◆ ACTIVITY: In the copy of these records, include no pictures and change nothing else.

[Data entries]

────────────────────────────────────────

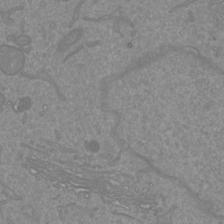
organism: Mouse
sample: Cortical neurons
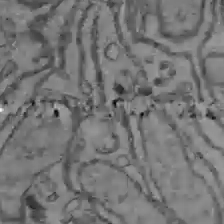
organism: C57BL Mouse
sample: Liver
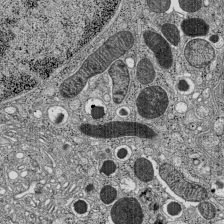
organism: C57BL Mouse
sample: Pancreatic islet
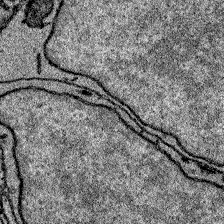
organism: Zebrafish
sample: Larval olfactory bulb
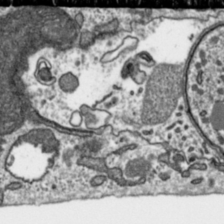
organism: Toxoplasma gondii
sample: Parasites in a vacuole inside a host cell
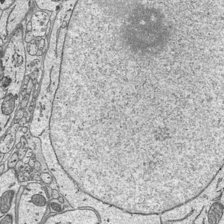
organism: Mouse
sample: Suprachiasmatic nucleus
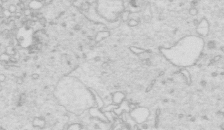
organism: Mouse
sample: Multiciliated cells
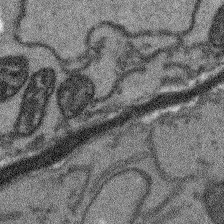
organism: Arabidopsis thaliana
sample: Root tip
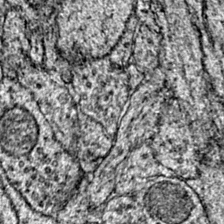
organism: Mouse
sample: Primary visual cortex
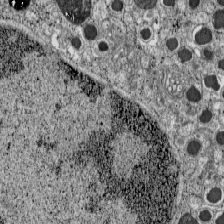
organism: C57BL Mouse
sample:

────────────────────────────────────────

◆ ANSWER SECTION:
organism: Mouse
sample: Cortical neurons
organism: C57BL Mouse
sample: Liver
organism: C57BL Mouse
sample: Pancreatic islet
organism: Zebrafish
sample: Larval olfactory bulb
organism: Toxoplasma gondii
sample: Parasites in a vacuole inside a host cell
organism: Mouse
sample: Suprachiasmatic nucleus
organism: Mouse
sample: Multiciliated cells
organism: Arabidopsis thaliana
sample: Root tip
organism: Mouse
sample: Primary visual cortex
organism: C57BL Mouse
sample:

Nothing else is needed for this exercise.